• **Exercise objective**
In the listing that follows, find the line with "Chevrolet de 1934", then copy exactly from it through the line with "Das Jägerhaus in", leaving out every picture.

• **Stored data**
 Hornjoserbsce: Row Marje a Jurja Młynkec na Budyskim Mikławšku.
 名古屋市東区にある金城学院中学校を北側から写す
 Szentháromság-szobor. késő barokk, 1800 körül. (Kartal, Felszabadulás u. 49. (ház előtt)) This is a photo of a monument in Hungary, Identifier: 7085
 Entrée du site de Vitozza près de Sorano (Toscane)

* * *

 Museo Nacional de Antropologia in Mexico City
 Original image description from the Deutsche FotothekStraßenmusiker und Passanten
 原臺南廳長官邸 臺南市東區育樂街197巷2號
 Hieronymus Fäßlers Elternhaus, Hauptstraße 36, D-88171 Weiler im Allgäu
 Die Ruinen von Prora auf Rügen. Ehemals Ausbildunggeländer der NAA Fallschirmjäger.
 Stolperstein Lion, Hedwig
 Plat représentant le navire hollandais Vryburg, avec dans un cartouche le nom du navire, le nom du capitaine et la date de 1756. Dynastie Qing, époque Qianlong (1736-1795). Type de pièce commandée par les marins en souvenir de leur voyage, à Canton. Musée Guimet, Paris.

==

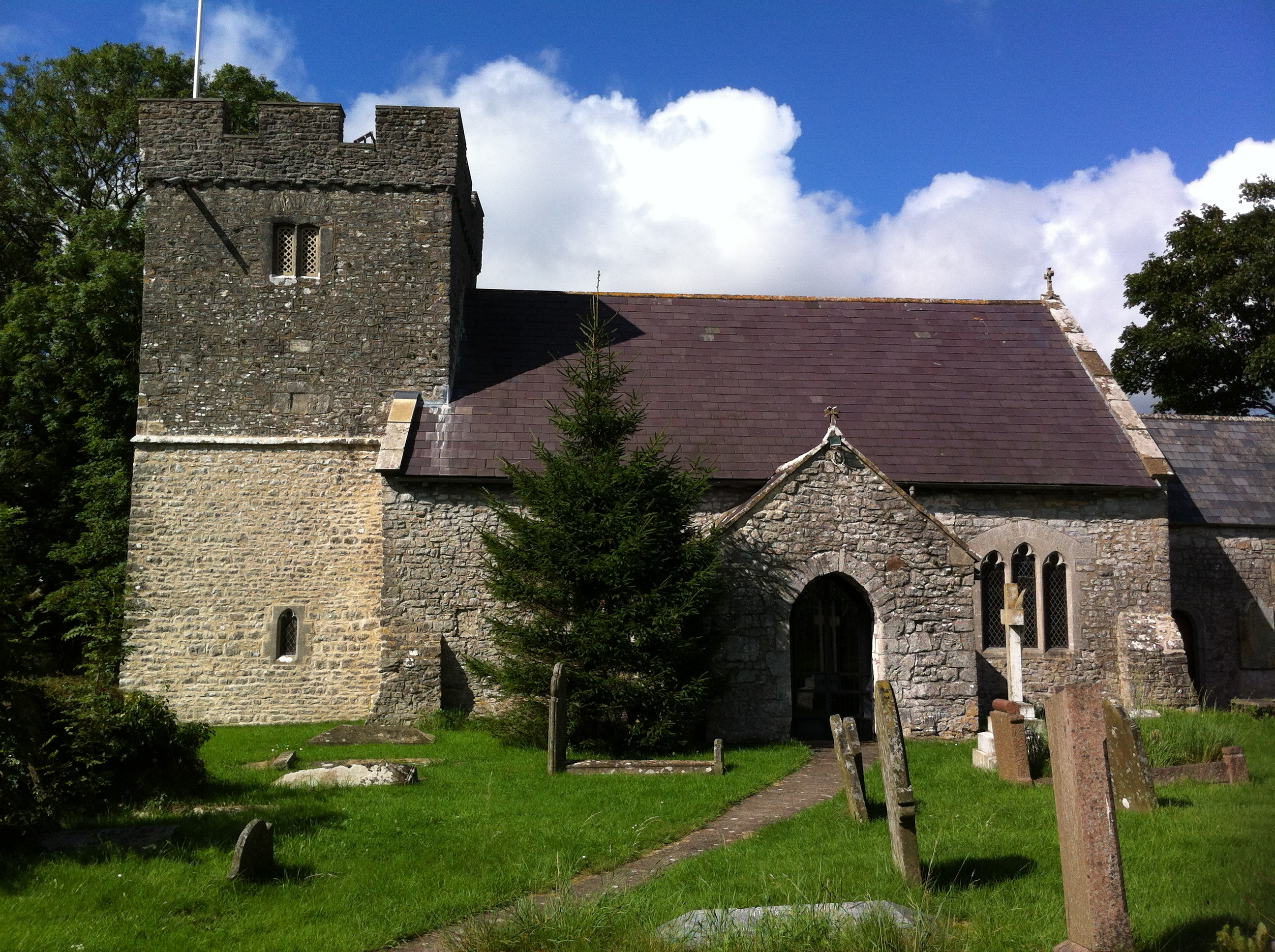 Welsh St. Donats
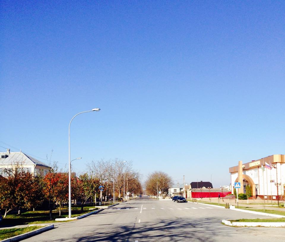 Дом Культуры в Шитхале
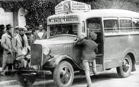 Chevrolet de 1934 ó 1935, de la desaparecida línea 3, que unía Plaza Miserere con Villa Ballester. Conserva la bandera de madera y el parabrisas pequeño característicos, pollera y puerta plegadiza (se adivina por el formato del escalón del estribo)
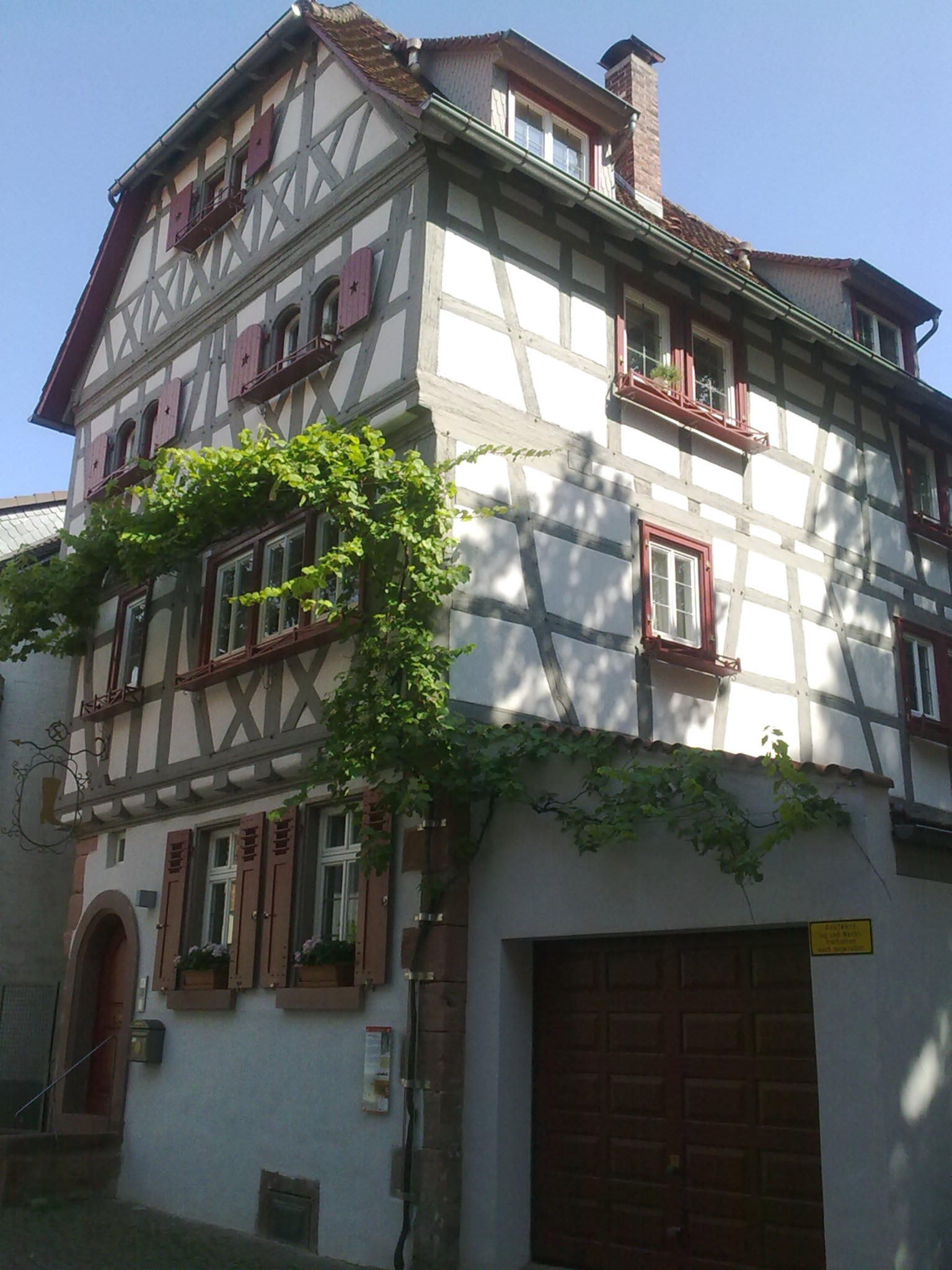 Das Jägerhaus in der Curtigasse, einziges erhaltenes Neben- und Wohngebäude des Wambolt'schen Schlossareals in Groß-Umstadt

• **Your solution**
 Chevrolet de 1934 ó 1935, de la desaparecida línea 3, que unía Plaza Miserere con Villa Ballester. Conserva la bandera de madera y el parabrisas pequeño característicos, pollera y puerta plegadiza (se adivina por el formato del escalón del estribo)
 Das Jägerhaus in der Curtigasse, einziges erhaltenes Neben- und Wohngebäude des Wambolt'schen Schlossareals in Groß-Umstadt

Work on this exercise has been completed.